She glanced at Klaus, but he was busy winking at a juror in the second row, a well-tanned elderly lady wearing a pink golf shirt.

“Jaime Sandoval appearing on behalf of the People of the State of California, Your Honor.” Jaime stood up at his table, voice steady, warm brown eyes sincere. “My designated investigating officer, who will be with me for the duration of this trial, is Detective Kelsey Banta of the City of Monterey Police Department.” Salas nodded in a friendly and approving fashion while Detective Banta also stood up for inspection, her hair highlighted golden by the overhead lights, like hair in sunshine. She beamed California health.

Then Klaus rose to his feet. Posture stern, voice forceful, he said, “Klaus Pohlmann, of Pohlmann, Cunningham, Turk, Your Honor. May I present my second chair, Miss Nina Fox Reilly.”

“I know Ms. Reilly.” Salas inclined his head slightly, formally, not hinting whether he bore any lasting grudges based on their previous skirmish in court. Nina stood, then sat down, tucking her skirt carefully around her knees. Stacked neatly in front of her were the contents of her case: the motion files; the trial briefs, including the one she had whipped out ten days before; her laptop with a fresh battery; research pages downloaded from Lexis, the online research service; and her other lucky pen, labeled “Washoe Tribe Welcomes You.”

From the corner of her eye she surveyed the jury of twelve and two alternates. Madeleine Frey, wearing a stiff expression and a black suit, seemed prepared for a funeral but determined in advance not to weep, not a good omen, but the rest of the eight-woman, four-man jury seemed to be in excellent spirits, leaning forward, eyes bright, eager to do their duty.

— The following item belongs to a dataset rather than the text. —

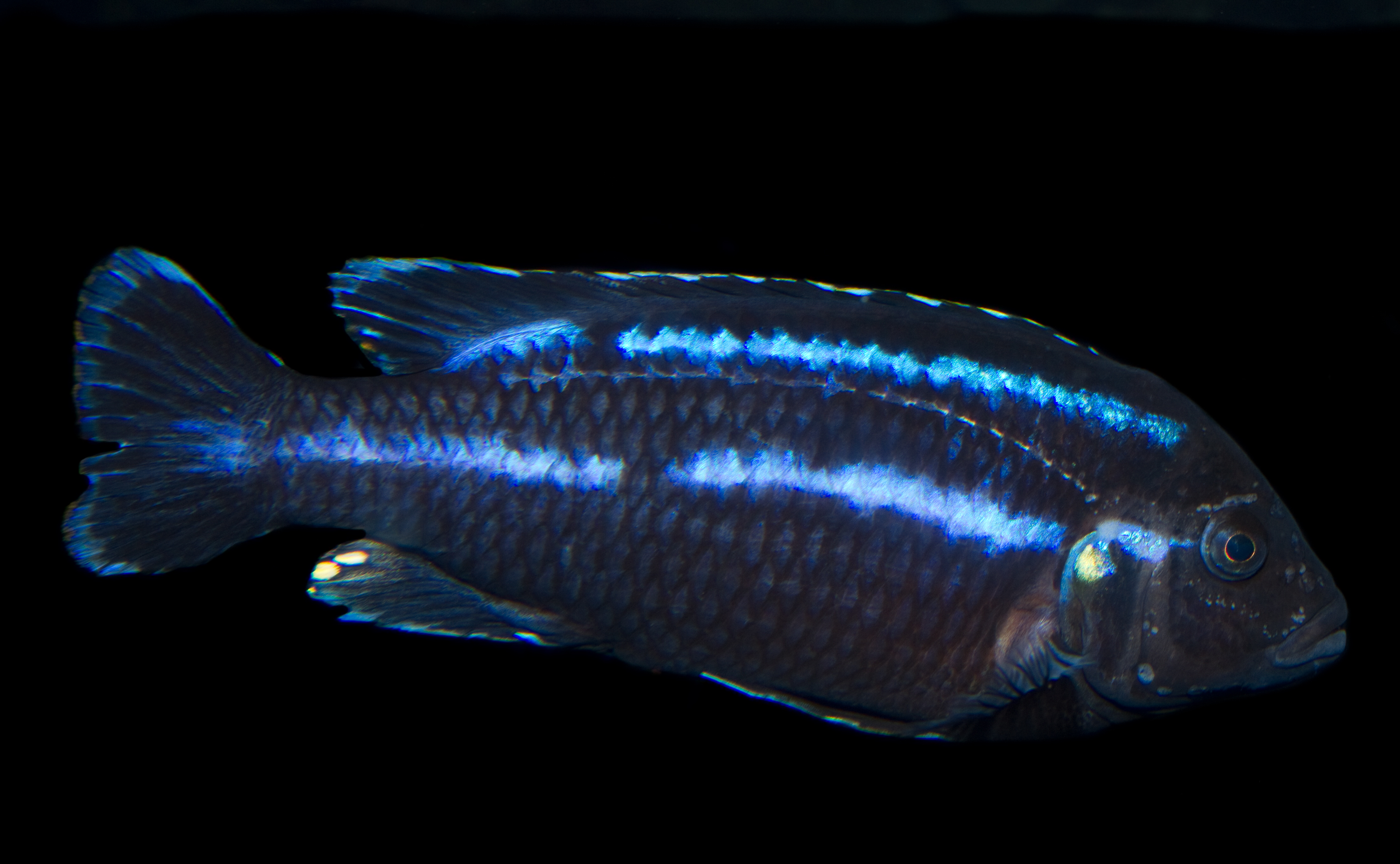 Parallel Striped Mbuna (Male) Melanochromis parallelus

Their expressions would change, Nina knew, as the trial went on. A couple of the men would reveal their opinions of the proceedings by dozing, eyes open. Some of the women’s faces would turn fretful, then later on sour, and would ask, Are you people aware that nobody is doing my laundry? And then there would be one or two eerie metamorphoses as a man or woman flamed up, determined to convict or acquit. The job of the rest of the jurors would become to withstand this fiery certainty when the time came, and to vote on the facts.

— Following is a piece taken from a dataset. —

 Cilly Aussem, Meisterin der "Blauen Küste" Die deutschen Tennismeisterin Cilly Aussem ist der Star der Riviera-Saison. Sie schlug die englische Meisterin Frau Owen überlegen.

“Any new motions?” Salas said. With a loud answering squeak, Klaus pushed his chair back. Jaime held his pen at the ready, waiting for Klaus to move for a short continuance before the trial had commenced, as he had threatened.

Thick silence smothered the courtroom.

“No motions, then. Mr. Sandoval, your opening statement.”

Jaime put his pen down and rubbed his mouth as if he were giving it a lube job. Frowning at Klaus for the unexpected switcheroo, he stood up and and walked over to within a few feet of the jury box. Under his sober and appraising gaze, they straightened up.

“On behalf of my office and the State of California, I would like you to know that your services in the pursuit of justice in this courtroom are greatly appreciated,” he began. “I know, Judge Salas knows, that it isn’t easy for you to put aside all the important tasks of your lives for the next several weeks. Your work is the most important work of all here, and you have my grateful thanks for being willing to help us.”

He paused to let those so inclined pat themselves on the back.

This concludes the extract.